Wesley also argues the February 15, 1995 e-mail (and perhaps the police report) is confidential work-product and thus immune from discovery under Rule 26(b)(3) of the Federal Rules of Civil Procedure. It would be absurd, of course, to label the police report the work product of Wesley. As for the e-mail, authored by Stewart, it was disseminated to several employees of Wesley college and Stewart's wife. Therefore, while it arguably contains the mental impressions, theories, and opinions of litigation of Stewart (a representative of Wesley), see National Union Fire Ins. Co. v. Murray Sheet Metal Co., 967 F.2d 980, 986 (4th Cir.1992) (“work product need not be the direct product of an attorney”), it is not protected work-product under Rule 26(b)(3). Further, Wesley produced the e-mail for use in the federal case without a squawk about privilege or work product; the Order says nothing about privileged materials or work product, it only addresses confidential materials. Wesley can hardly cry foul now over the designs Hudson has for the e-mail in the state case.
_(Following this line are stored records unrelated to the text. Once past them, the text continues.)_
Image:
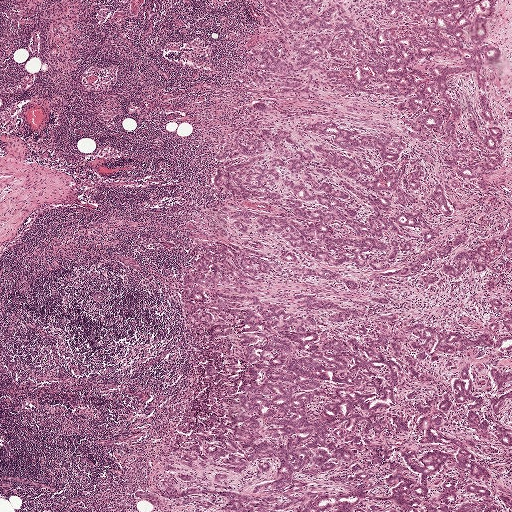
This is a crop of a whole-slide image: an H&E-stained breast-cancer sentinel lymph node section at roughly 2.5× magnification (about 3.9 µm per pixel; the crop spans about 2.0 mm).
Question:
Where is the metastatic tumour in this field?
Answer:
One metastatic tumour region; its boundary, reduced to 22 corners and listed clockwise: (267, 0), (498, 0), (507, 58), (495, 99), (508, 159), (489, 200), (443, 233), (467, 232), (479, 245), (511, 223), (511, 511), (163, 511), (136, 497), (171, 454), (191, 399), (183, 283), (228, 202), (215, 182), (219, 148), (262, 99), (238, 79), (264, 46).
The annotated tumour makes up about 60% of the crop.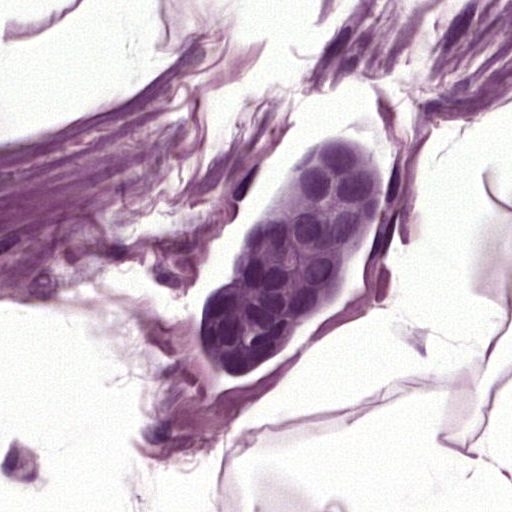
H&E-stained section of a sentinel lymph node (breast cancer), from a whole-slide image, viewed at about 40×: the field is about 0.12 mm across, about 0.24 µm per pixel.
The outlined metastatic tumour's edge, as a closed clockwise path of 10 points: (339, 128), (370, 134), (385, 185), (370, 252), (331, 319), (281, 361), (230, 389), (201, 319), (234, 216), (287, 155).
The annotated tumour makes up about 10% of the crop.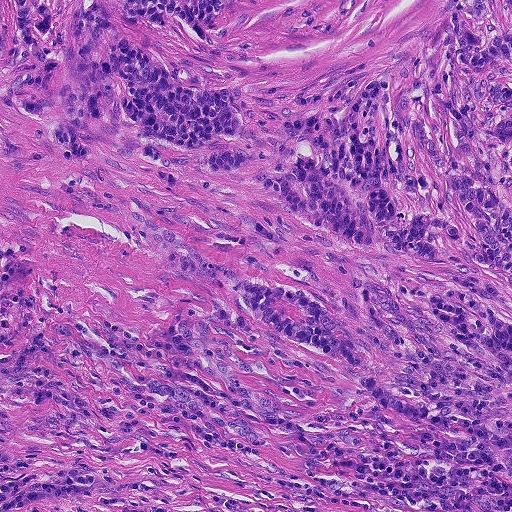
A 0.46-mm field of an H&E-stained sentinel lymph node from a breast-cancer patient (whole-slide image), shown at about 10×, about 0.9 µm per pixel.
Metastatic tumour covers the whole field.
Over 95% of this field is tumour.

Finally, it was Wesley, not Hudson, who introduced the hard copy of the February 15 e-mail into the summary judgment record in the federal case against Hudson and his two co-defendants. In fact, there is no evidence Hudson even saw a hard copy of the e-mail until it was shown to him by Wesley at his deposition. In sum, Wesley wants to wield the e-mail as a rapier in the federal action and then blithely sheathe it from view in the state case. But such one-sided swordsmanship is not permitted. After injecting the e-mail into the federal case it brought against Hudson, and the subsequent use of that e-mail in a judicial opinion, which will be a public record, Wesley can hardly be heard to complain the e-mail should remain classified as “Confidential.” Hudson will be granted relief from the Order with respect to the February 15, 1995 e-mail.
B. The Police Report
Wesley has offered no persuasive reason the police report should remain designated Confidential. Accordingly, Hudson will also be granted relief from the Order with respect to the police report. An appropriate order will issue.

Footnotes

A description of the factual background and legal proceedings in this case can be found in a companion opinion issued this date regarding a motion for summary judgment brought by Hudson and a co-defendant, Bettina Ferguson.
The Order provided:
In addition, the parties and/or their attorneys will be permitted to use and disclose Confidential Material, and information obtained, derived or generated from Confidential Material, only with respect to this case and only in connection with pre-trial proceedings, preparation for trial, trial, post-trial proceedings and appeal in this case, if any. It is specifically agreed that any Confidential Material produced or disclosed in this case shall not be used in any manner in any other legal proceeding, unless lawfully obtained outside of this case.
D.I. 80 at ¶ 6.
Hudson initially filed a motion to compel the production of these documents in the state case. Vice Chancellor Myron T. Steele, citing the Order in the federal case, stayed a decision on the motion to compel. Trial on the state case ensued on March 3, 1997, then was stayed to allow Hudson an opportunity to supplement the evidentiary record with the police report and the February 15, 1995 e-mail. This motion followed.